Collection entries:

******

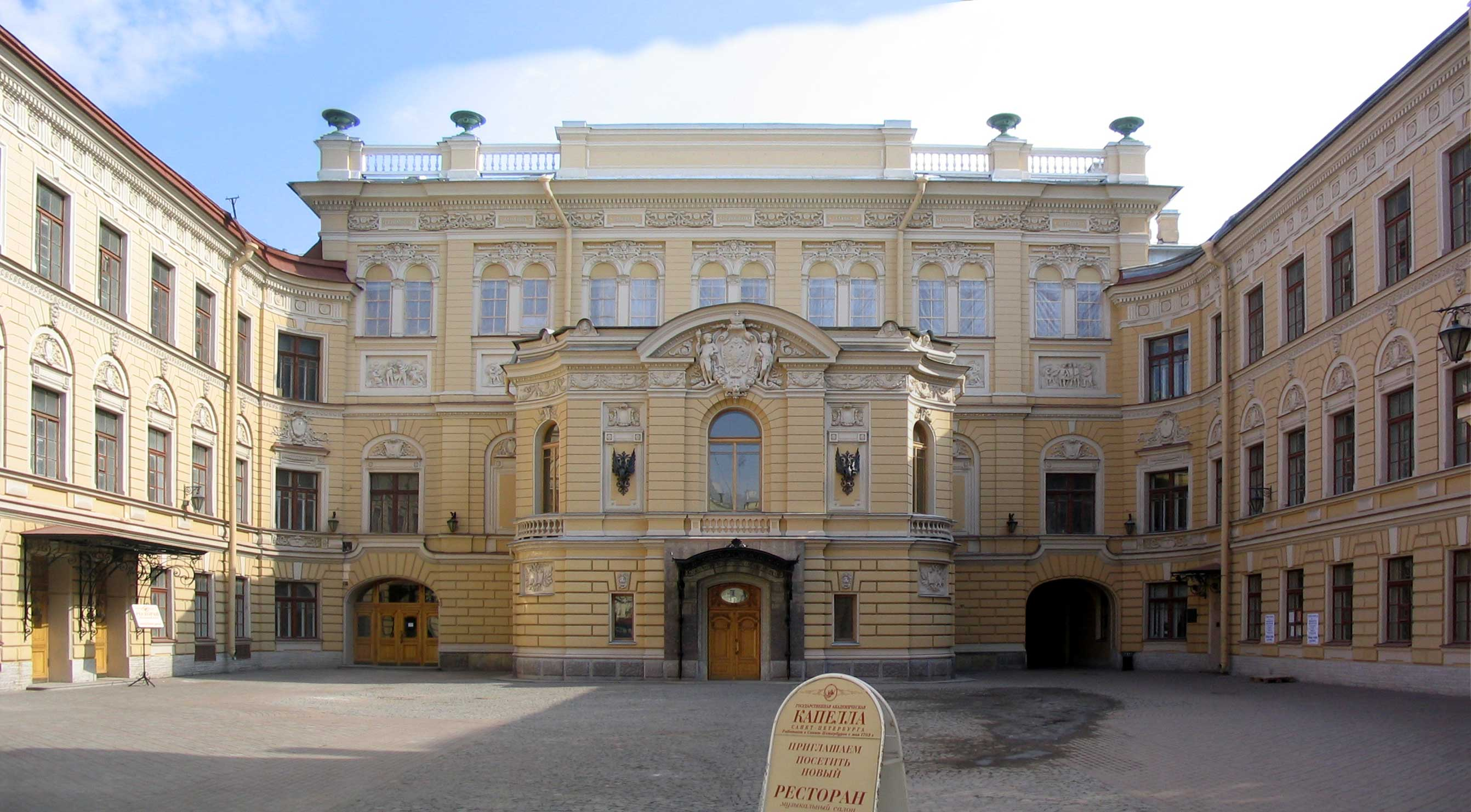 Здание Государственной академической капеллы С.-Петербурга
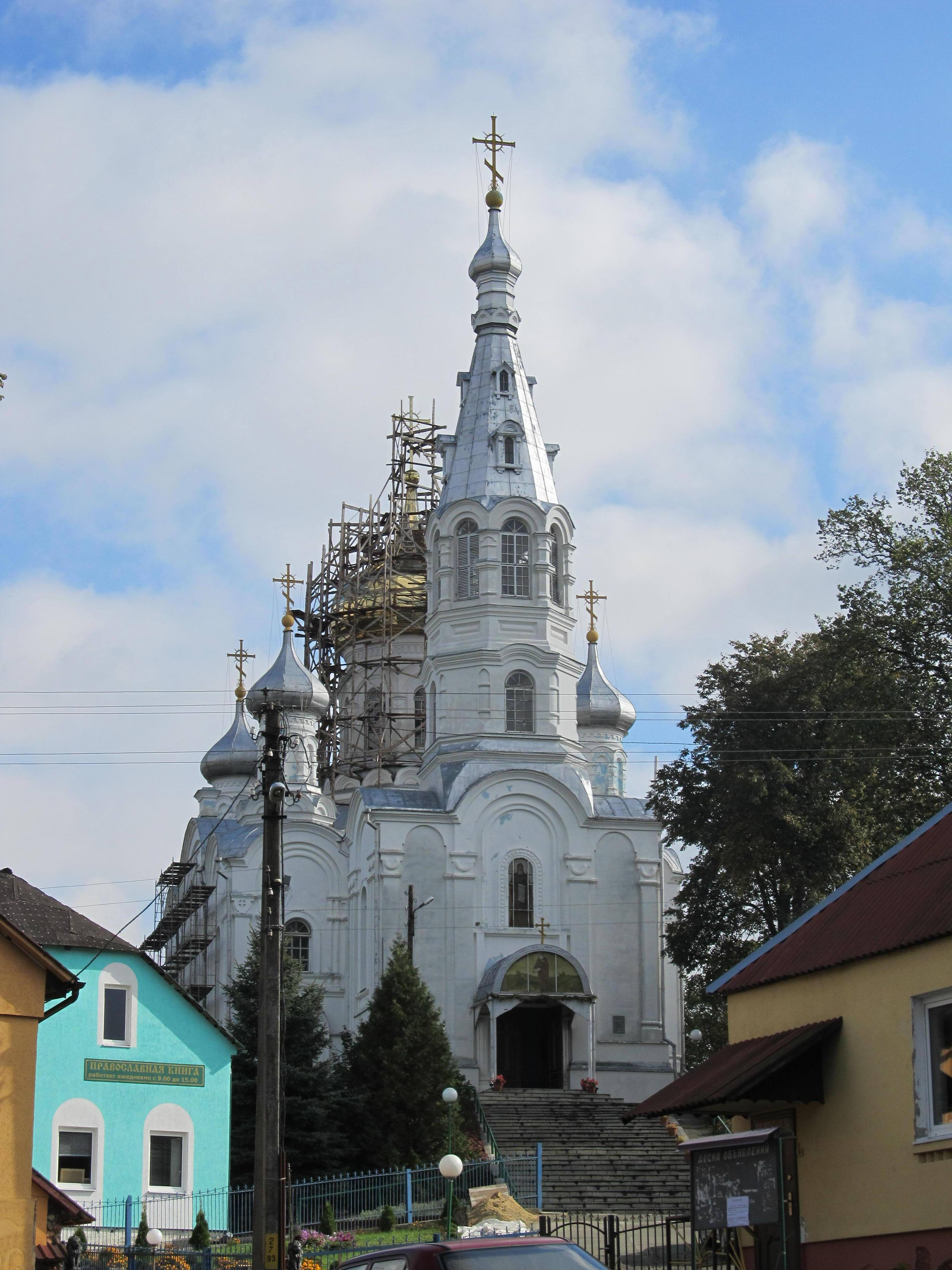 Беларуская (тарашкевіца): Сьвята-Сімяонаўская царква. г. Камянец This is a photo of Belarusian heritage monument. Reference number: 113Г000323 ( WLM)
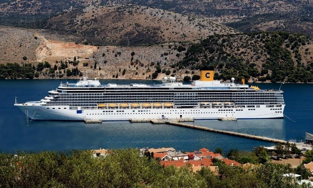 Costa Luminosa in Argostoli
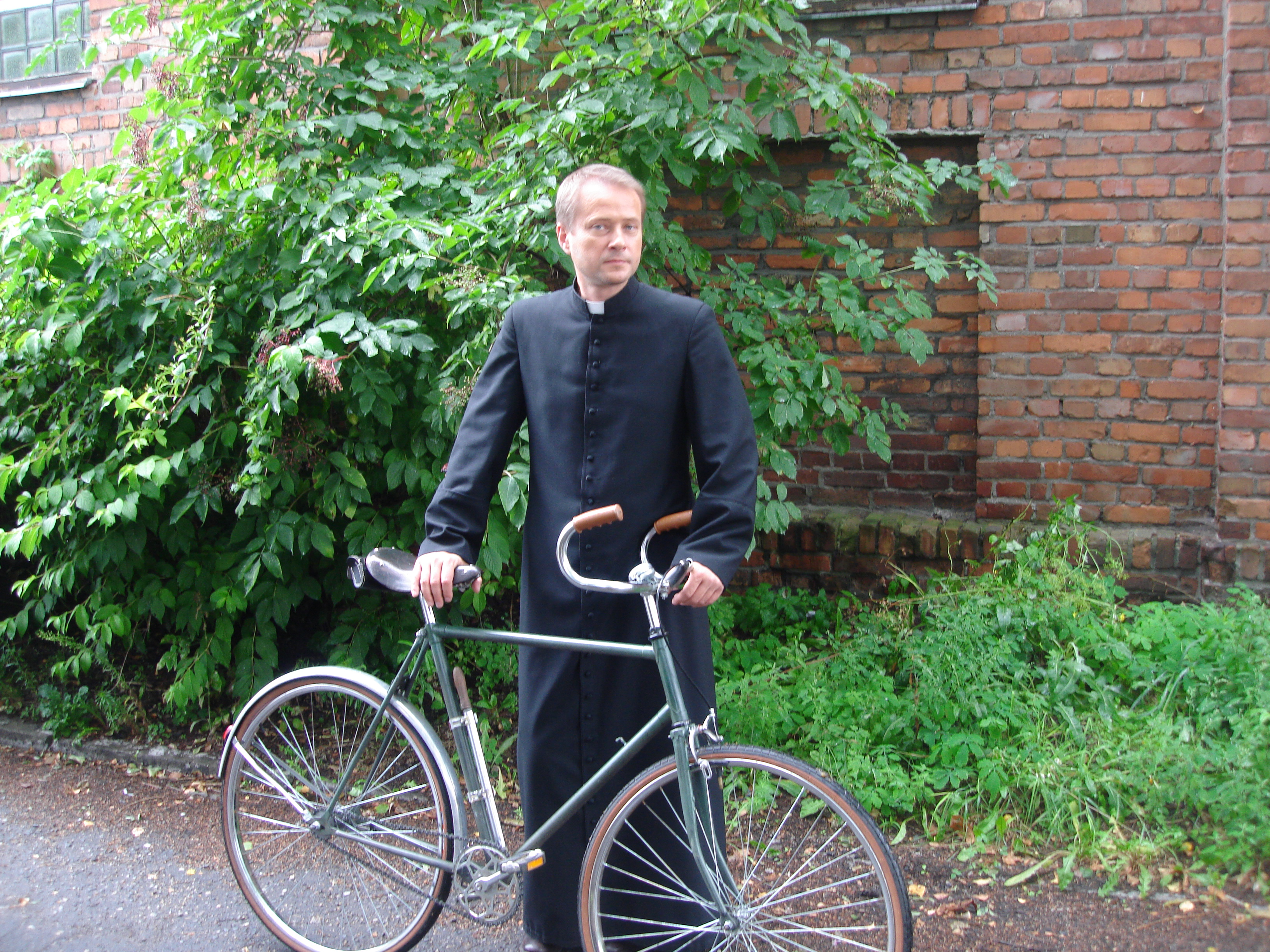 Ojciec Mateusz z nieodłącznym rowerem
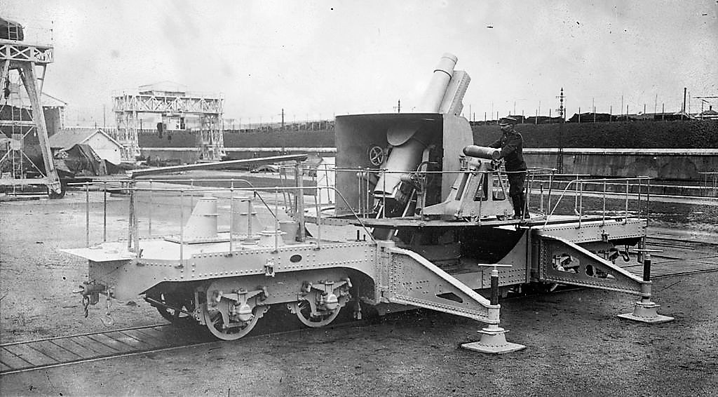 Schneider Rapid Fire 20 cm. Howitzer on Railway Carriage
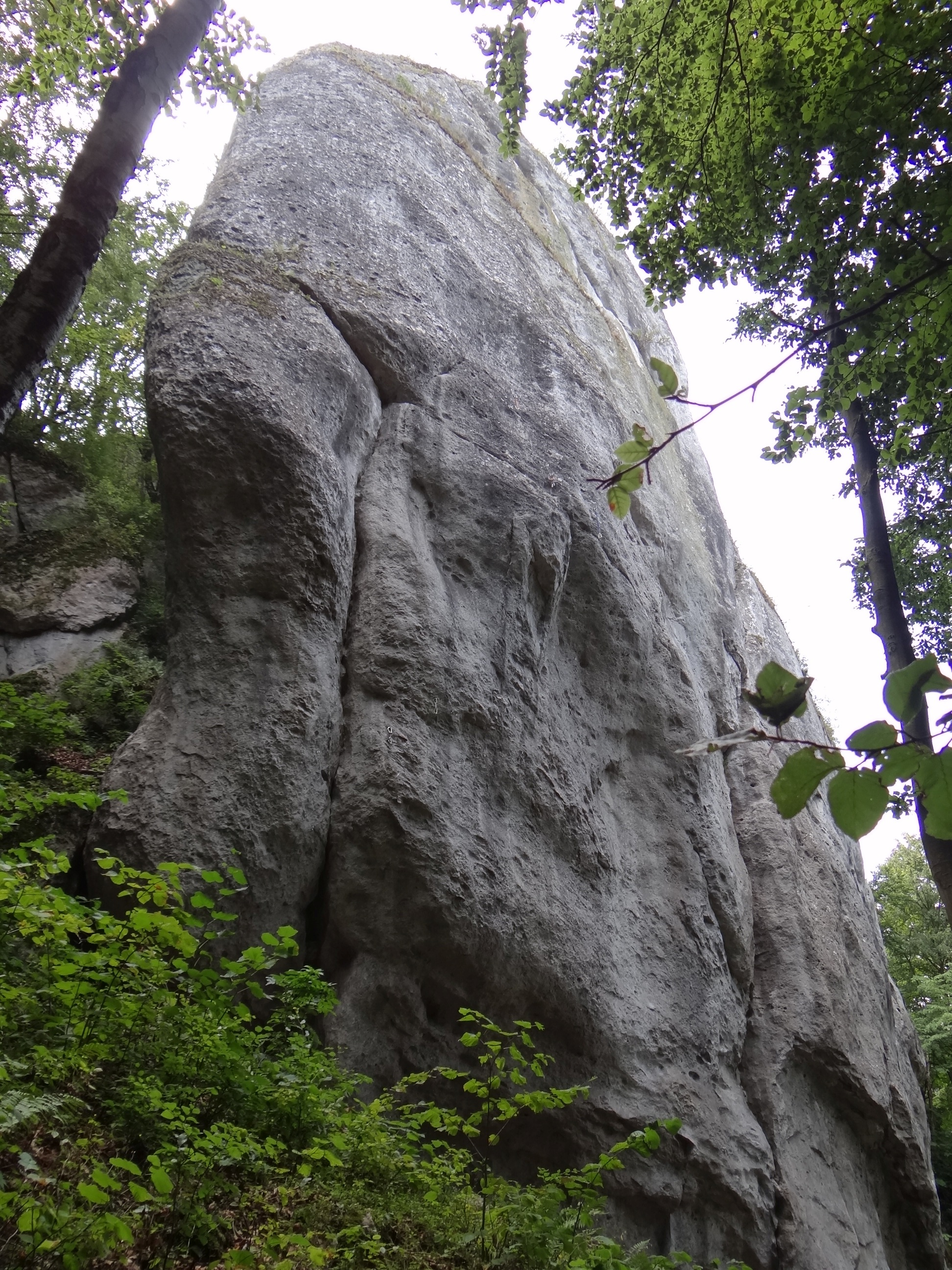 Skały Jastrzębnik na wzgórzu Jastrzębnik na Wyżynie Częstochowskiej
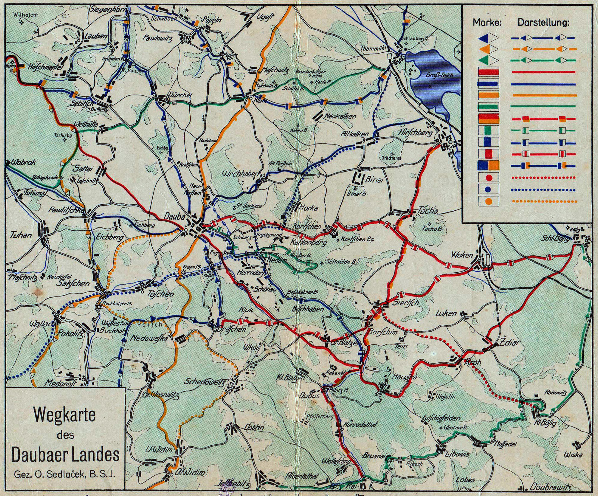 Alte Wanderkarte der Daubaer Schweiz von O. Sedlaček (um 1930) mit den drei Varianten des Rautenweges
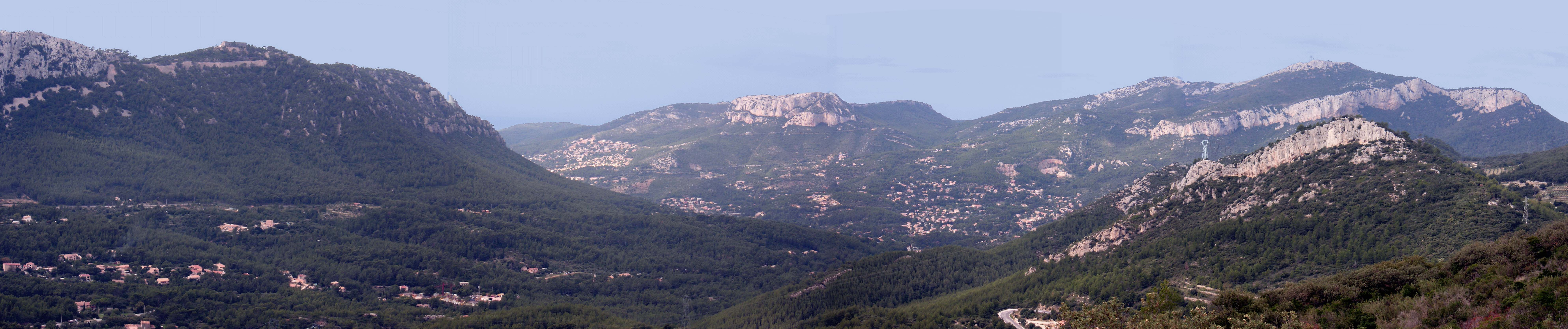 Vue arrière de la ville de Toulon (France, Var), avec le Revest.
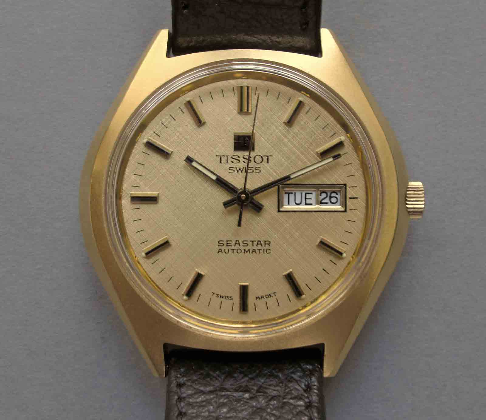 Tissot Seastar aus dem Jahr 1977 mit ca. 40mm Durchmesser (ohne Krone).
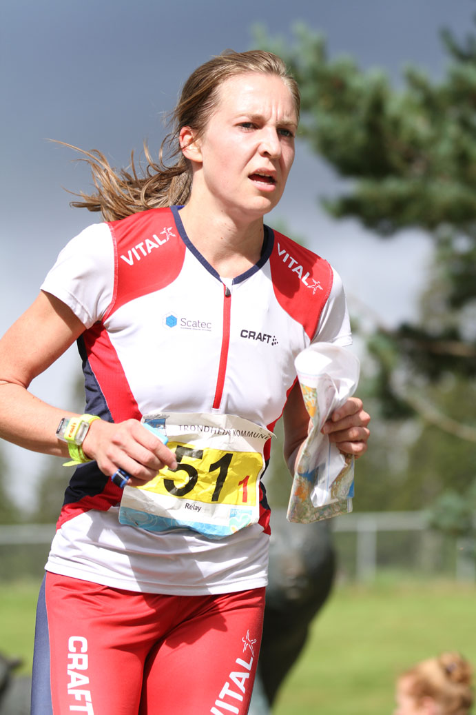 Relay at WOC2010
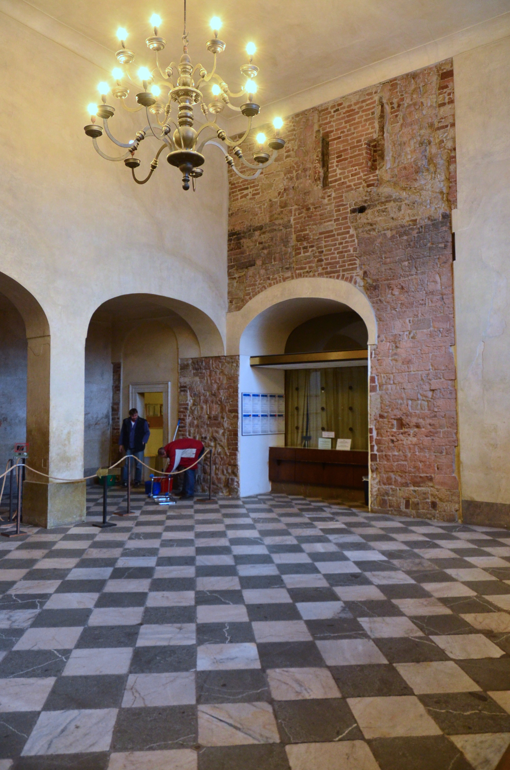 Sloupová síň (předsíň Vladislavského sálu) ve Starém královském paláci na Pražském hradě. Odhalené zdivo jižní věže raně středověkého Soběslavova opevnění hradu.

******

What to do: When you find the line that contains "Ojciec Mateusz z nieodłącznym rowerem", retype it and every line after it through the end of the data above, exactly, with no pictures.

Task output:
 Ojciec Mateusz z nieodłącznym rowerem
 Schneider Rapid Fire 20 cm. Howitzer on Railway Carriage
 Skały Jastrzębnik na wzgórzu Jastrzębnik na Wyżynie Częstochowskiej
 Alte Wanderkarte der Daubaer Schweiz von O. Sedlaček (um 1930) mit den drei Varianten des Rautenweges
 Vue arrière de la ville de Toulon (France, Var), avec le Revest.
 Tissot Seastar aus dem Jahr 1977 mit ca. 40mm Durchmesser (ohne Krone).
 Relay at WOC2010
 Sloupová síň (předsíň Vladislavského sálu) ve Starém královském paláci na Pražském hradě. Odhalené zdivo jižní věže raně středověkého Soběslavova opevnění hradu.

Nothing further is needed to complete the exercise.